▶ Work instruction: Print the line containing "Hecastocleis shockleyi - Mapa" and all lines after it, unchanged, through the end of the data. Leave the pictures out.

▶ Raw data:
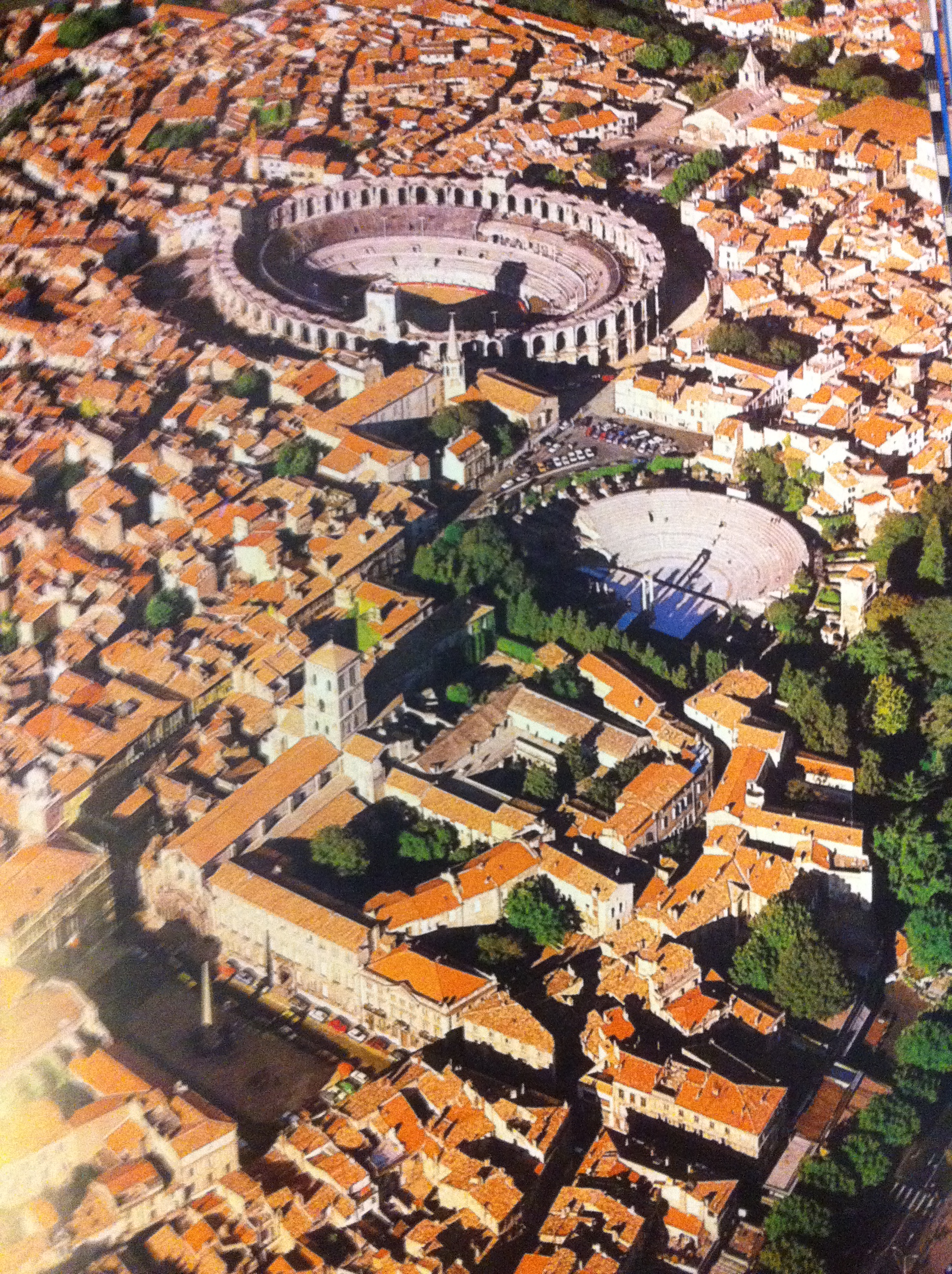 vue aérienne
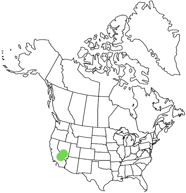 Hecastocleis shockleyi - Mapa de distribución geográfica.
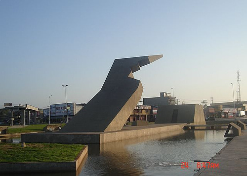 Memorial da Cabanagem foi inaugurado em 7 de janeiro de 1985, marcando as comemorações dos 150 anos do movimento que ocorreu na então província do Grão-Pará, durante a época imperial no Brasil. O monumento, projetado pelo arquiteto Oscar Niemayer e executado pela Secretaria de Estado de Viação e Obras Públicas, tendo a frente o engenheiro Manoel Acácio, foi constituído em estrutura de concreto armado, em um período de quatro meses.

▶ Exercise result:
 Hecastocleis shockleyi - Mapa de distribución geográfica.
 Memorial da Cabanagem foi inaugurado em 7 de janeiro de 1985, marcando as comemorações dos 150 anos do movimento que ocorreu na então província do Grão-Pará, durante a época imperial no Brasil. O monumento, projetado pelo arquiteto Oscar Niemayer e executado pela Secretaria de Estado de Viação e Obras Públicas, tendo a frente o engenheiro Manoel Acácio, foi constituído em estrutura de concreto armado, em um período de quatro meses.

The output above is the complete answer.